We can now perform our parameter fitting:
using BlackBoxOptim
result = bboptimize(
cost;
SearchRange=(0., 100.),
NumDimensions=numparams(model)
);
Starting optimization with optimizer BlackBoxOptim.DiffEvoOpt{BlackBoxOptim
.FitPopulation{Float64},BlackBoxOptim.RadiusLimitedSelector,BlackBoxOptim.A
daptiveDiffEvoRandBin{3},BlackBoxOptim.RandomBound{BlackBoxOptim.Continuous
RectSearchSpace}}
0.00 secs, 0 evals, 0 steps
0.50 secs, 2141 evals, 2038 steps, improv/step: 0.265 (last = 0.2650), fitn
ess=2.371503648
1.00 secs, 4233 evals, 4130 steps, improv/step: 0.212 (last = 0.1611), fitn
ess=0.729849718
1.50 secs, 5911 evals, 5808 steps, improv/step: 0.213 (last = 0.2139), fitn
ess=0.664729539
2.00 secs, 7276 evals, 7173 steps, improv/step: 0.216 (last = 0.2300), fitn
ess=0.662892317
2.50 secs, 8613 evals, 8510 steps, improv/step: 0.218 (last = 0.2259), fitn
ess=0.661408397
Optimization stopped after 10001 steps and 2.97 seconds
Termination reason: Max number of steps (10000) reached
Steps per second = 3363.75
Function evals per second = 3398.39
Improvements/step = 0.21570
Total function evaluations = 10104
Best candidate found: [0.82783, 3.23866, 99.9967, 3.03868]
Fitness: 0.661288464
opt_params = best_candidate(result)
4-element Array{Float64,1}:
0.8278295081233895
3.2386645577478785
99.996660391062
3.0386759698782453
u0 = [100., 0., 0., 0.]
tspan = (0., 10.)
prob = ODEProblem(model, u0, tspan, opt_params)
sol = solve(prob)
## plot the solution on top of the data-plot
plot!(sol; vars=4, label="Optimised model")
\
Conclusion
Here, we have the fundamental tools that I use for modelling in systems biology.

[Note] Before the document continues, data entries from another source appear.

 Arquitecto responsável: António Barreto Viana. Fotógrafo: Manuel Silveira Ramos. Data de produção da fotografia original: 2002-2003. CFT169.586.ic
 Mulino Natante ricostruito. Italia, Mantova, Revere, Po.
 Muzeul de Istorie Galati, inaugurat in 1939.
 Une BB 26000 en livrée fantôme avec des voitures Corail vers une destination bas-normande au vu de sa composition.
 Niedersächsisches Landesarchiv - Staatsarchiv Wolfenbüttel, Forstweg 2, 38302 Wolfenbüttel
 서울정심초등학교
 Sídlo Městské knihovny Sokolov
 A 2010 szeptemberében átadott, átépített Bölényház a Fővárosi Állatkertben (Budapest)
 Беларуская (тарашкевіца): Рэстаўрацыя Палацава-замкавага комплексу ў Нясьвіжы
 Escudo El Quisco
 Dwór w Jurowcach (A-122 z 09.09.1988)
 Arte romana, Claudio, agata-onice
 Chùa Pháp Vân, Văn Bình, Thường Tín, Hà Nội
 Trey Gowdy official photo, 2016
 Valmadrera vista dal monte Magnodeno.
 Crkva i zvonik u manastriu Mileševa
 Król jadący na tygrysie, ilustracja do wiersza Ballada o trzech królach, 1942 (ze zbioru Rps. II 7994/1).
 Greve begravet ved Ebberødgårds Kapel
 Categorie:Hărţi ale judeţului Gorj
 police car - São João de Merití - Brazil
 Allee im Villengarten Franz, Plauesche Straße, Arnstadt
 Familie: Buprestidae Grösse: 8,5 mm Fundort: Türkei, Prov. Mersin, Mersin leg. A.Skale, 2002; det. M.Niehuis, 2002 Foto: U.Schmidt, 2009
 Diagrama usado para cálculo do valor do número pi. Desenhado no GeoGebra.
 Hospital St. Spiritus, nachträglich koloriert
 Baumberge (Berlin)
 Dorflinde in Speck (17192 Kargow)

I’m hoping that this is sufficient to get people not only started but also enthusiastic about starting.
In a future post, I will dig a lot deeper into how I would organise code and data for a large-ish research project such that everything becomes modular and easy to use and extend. There, we will see the power of using specialised types, multiple dispatch and plot recipes.